Reinforcement learning (RL) is another area worth highlighting. Many of the recent articles about RL pertain to gameplay (Atari, Go, multiplayer video games) or to applications in industrial settings (e.g., data center efficiency). But, as we’ve previously noted, there are emerging applications in recommendations and personalization, simulation and optimization, financial time series, and public policy.
RL is compute-intensive, complex to implement and scale, and, as such, many developers will want to simply use libraries. Ray provides a simple, highly scalable library (RLlib) that developers and machine learning engineers across several organizations are already using in production.
Tools Designed for Teams
As companies begin to use and deploy more machine learning models, teams of developers will need to be able to collaborate with each other.
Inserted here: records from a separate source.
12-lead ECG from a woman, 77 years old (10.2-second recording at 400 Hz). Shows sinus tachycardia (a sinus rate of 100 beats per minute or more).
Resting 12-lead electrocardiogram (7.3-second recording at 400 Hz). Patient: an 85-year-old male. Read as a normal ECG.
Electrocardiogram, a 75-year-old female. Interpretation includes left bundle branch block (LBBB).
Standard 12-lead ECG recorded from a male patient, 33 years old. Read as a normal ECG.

They will need access to platforms that enable both sharing and discovery. When considering an ML platform, consider the key stages of model development and operations, and assume that teams of people with different backgrounds will collaborate during each of those phases.
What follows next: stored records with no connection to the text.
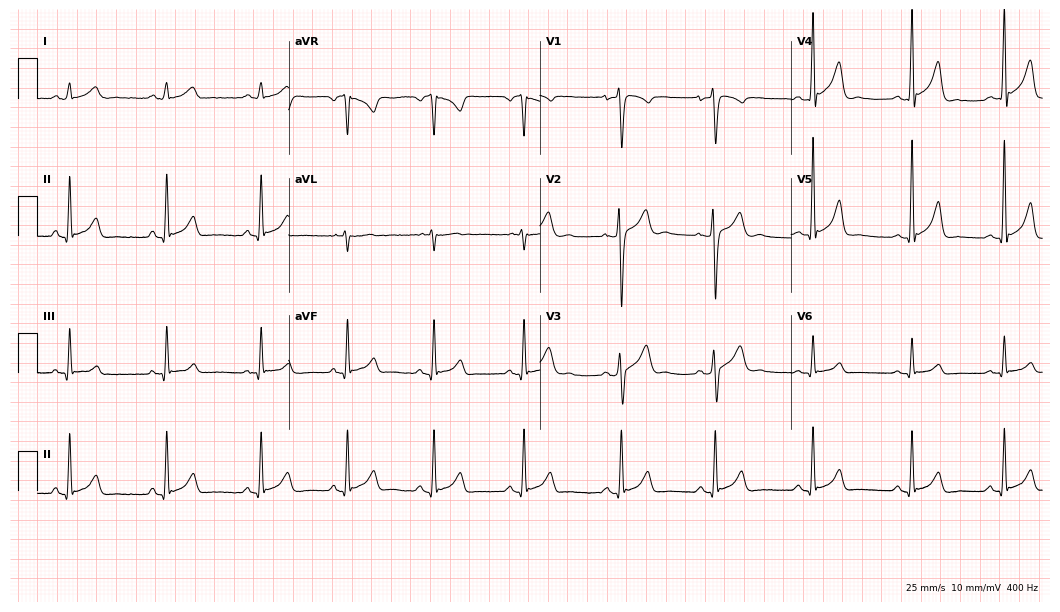
ECG (10.2-second recording at 400 Hz) — a male patient, 23 years old. Screened for six findings — first-degree AV block, right bundle branch block (RBBB), left bundle branch block (LBBB), sinus bradycardia, atrial fibrillation (AF), sinus tachycardia — none is recorded.
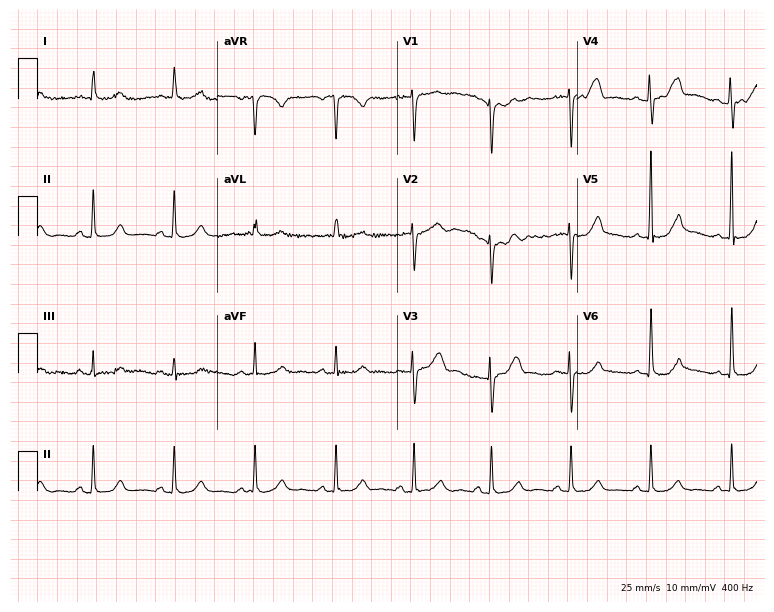
Electrocardiogram (7.3-second recording at 400 Hz), a 43-year-old female. Of the six screened findings (first-degree AV block, right bundle branch block (RBBB), left bundle branch block (LBBB), sinus bradycardia, atrial fibrillation (AF), sinus tachycardia), none is recorded.
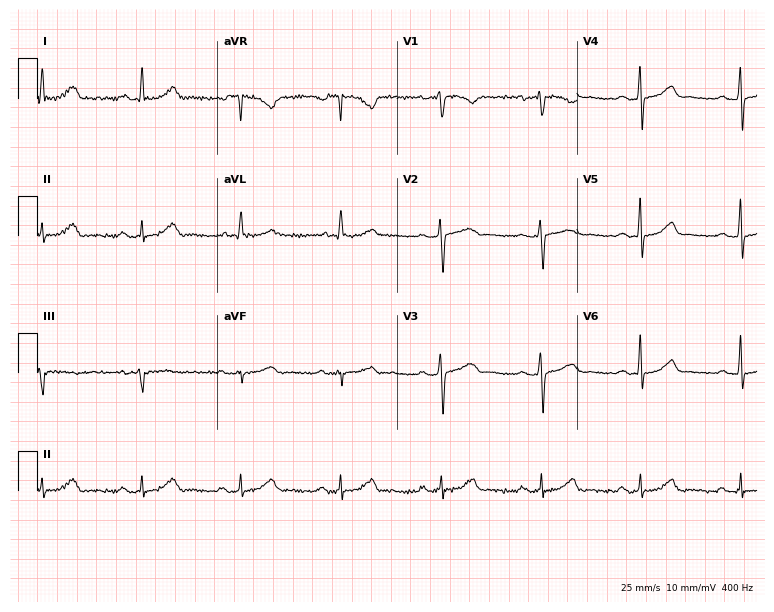
12-lead ECG from a woman, 57 years old (7.3-second recording at 400 Hz). No first-degree AV block, right bundle branch block, left bundle branch block, sinus bradycardia, atrial fibrillation or sinus tachycardia recorded for this tracing.

For example, feature stores (first introduced by Uber in 2017) are useful because they allow developers to share and discover features that they might otherwise not have thought about. Teams also need to be able to collaborate during the model development lifecycle. This includes managing, tracking, and reproducing experiments. The leading open source project in this area is MLflow, but we’ve come across users of other tools like Weights & Biases and Comet, as well as users who have built their own tools to manage ML experiments.
Enterprises will require additional features — including security and access control. Model governance and model catalogs (analogs of similar systems for managing data) are also going to be required as teams of developers build and deploy more models.
First Class MLOps
MLOps is a set of practices focused on productionizing the machine learning lifecycle. It is a relatively new term that draws ideas from continuous integration (CI) and continuous deployment (CD), two widely used software development practices. A recent Thoughtworks post listed some key considerations for establishing CD for machine learning (CD4ML). Some key items for CI/CD for machine learning include reproducibility, experiment management and tracking, model monitoring and observability, and more. There are a few startups and open source projects that offer MLOps solutions, including Datatron, Verta, TFX, and MLflow.
Ray has components that would be useful for companies moving towards CI/CD or building CI/CD tools for machine learning. It already has libraries for key stages of the ML lifecycle: training (RaySGD), tuning (Tune), and deployment (Serve). Having access to libraries that work seamlessly together will allow users to more readily bring CI/CD methods into their MLOps practice.